Could you maybe add:
9. Anya Heider and Ricardo Reibsch, RLS Graduate School, Empirical research on flexibility options in open energy models. Introduction of survey on flexibility representation in different open energy models or frameworks.
Hi Oleg, thanks for suggestion! We’re currently overcapacity with 13 talks for the 10 slots - would you mind waiting for the next session? We might do this every 2 weeks, or every 4 weeks.
Hi Tom,
Sure, no problem - good idea to have them regularly!
This is actually two separate topics. If time will allow next time, i can do two short talks, otherwise will try to squeeze to one.

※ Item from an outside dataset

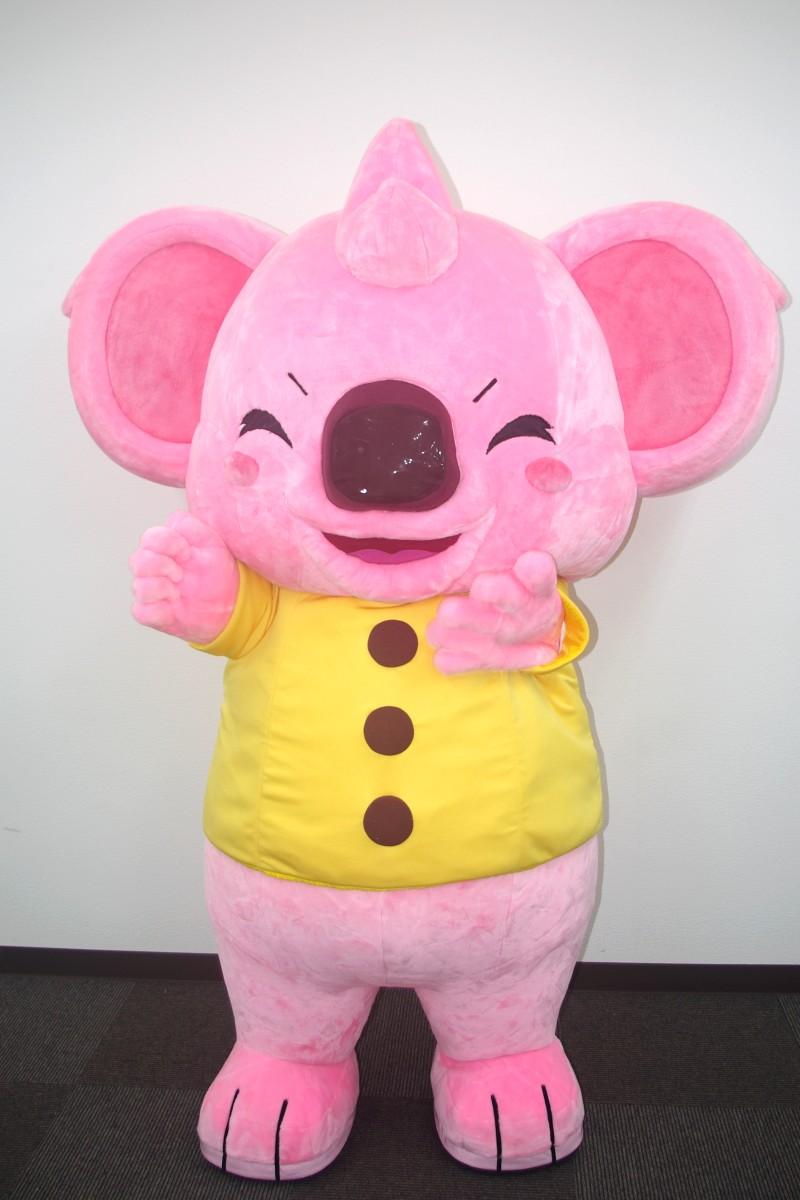 シアリンの写真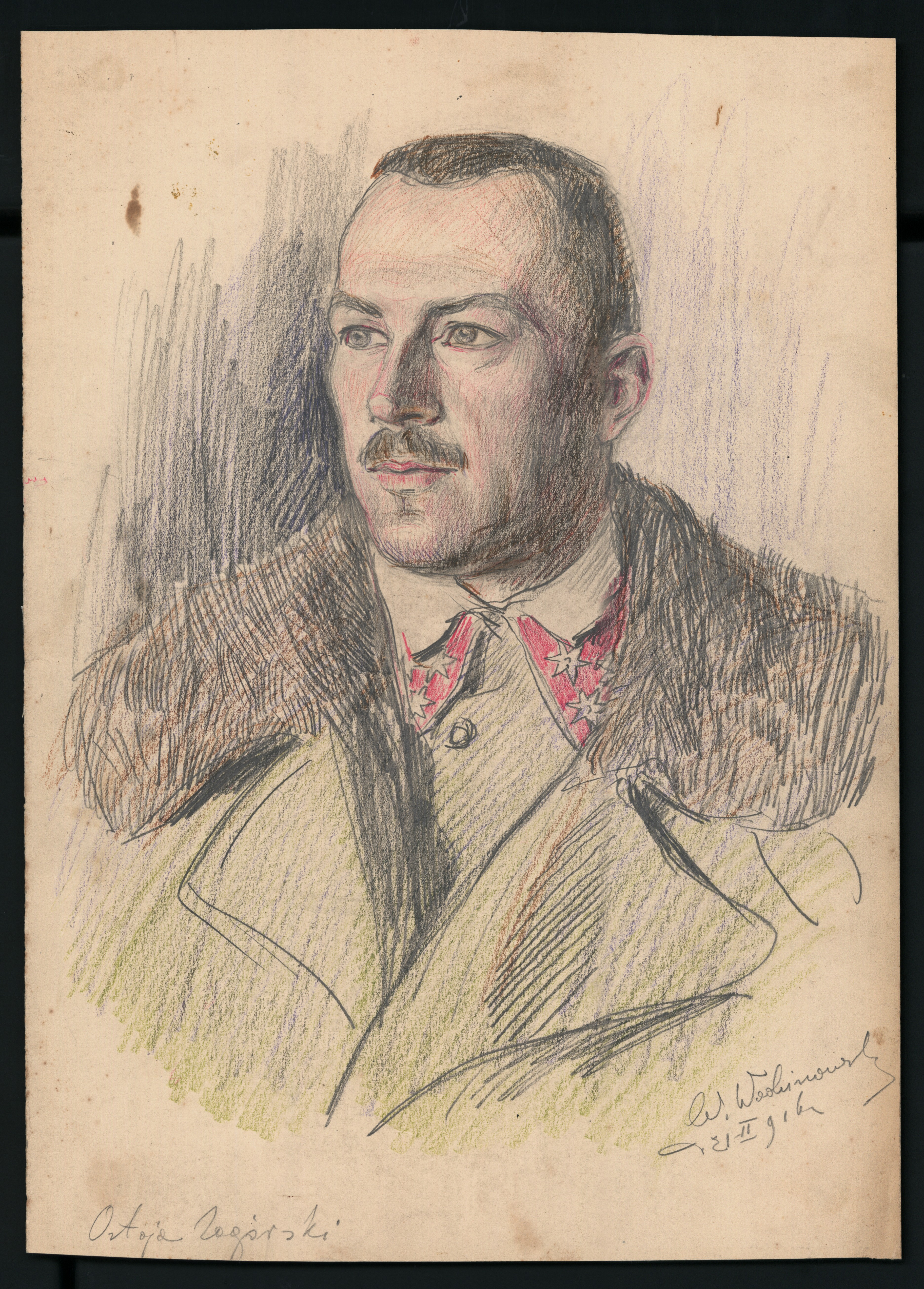 Rysunek ołówkiem: "Ostoja Zagórski". Autor Wincenty Wodzinowski. Data na rysunku: 21.02.1916.

Hey @tom_brown, really cool idea during corona times! Talks sound really interesting! Tomorrow, I won’t make, but surely to a follow session if this gonna happen.
All,
I’ll be showing a set of live demo jupyter notebook slides using Rise. My demo is a minor adaptation from some of the notebooks that are available in the SIIPExamples.jl repo.
Thanks,
Clayton
Feedback we collected from the audience (please edit since I didn’t catch everything - this post is wiki-editable):
Consensus was that 6 minutes was about right for the talk length
Consensus was that 4 minutes was about right for the time for questions
I suggested having a fixed time of 6 minutes for the talk, and a flexible amount of time for the questions depending on how many questions there are (with a ceiling of 8 minutes?) - I can’t remember what the consensus here was
Consensus was that 13 talks was about the right number (but I feel it was a touch too many - 10 would have been about right - as host I was quite tired by the end)
Consensus was to do the next session in 3 weeks
On the question of whether a themed/curated selection of talks was better than the random first-come-first-served selection I think people were split? I didn’t record this properly, sorry…
Things I learned as a host:
Moderate the speaker in and confirm that slides and sound are working before handing over to them
Thank the speaker at the end to give them a firm finish before handing to moderator for questions
The whole fussing about uploading slides, recordings and licencing of slides and recordings is quite a burden on the organiser - I would consider asking the speakers to host screencasts and slides themselves and link to them from the forum - this reduces the burden on the organiser and the speakers can do a perfect version of the talk and even make it longer and more detailed
I thought there wouldn’t be that must interest so directly emailed people asking them to speak - if you do this, do it sparingly because you might end up with too many talks
As Tom noted, I am happy to ‘host’ (moderate) the next workshop, but I’d also like to present, so having co-hosts would be very useful… Please reply indicating your interest in co-hosting.
Can we use the same @bmcm DCU zoom (I don’t have access to the enterprise version of zoom)?
I’m going to start a new topic for the next workshop, so please reply in the new topic.
Many thanks for stepping up. In principle, yes, we should be able to provide zoom hosting again: will depend on finalisation of date (and timezone!) but we can resolve in the topic for the new workshop…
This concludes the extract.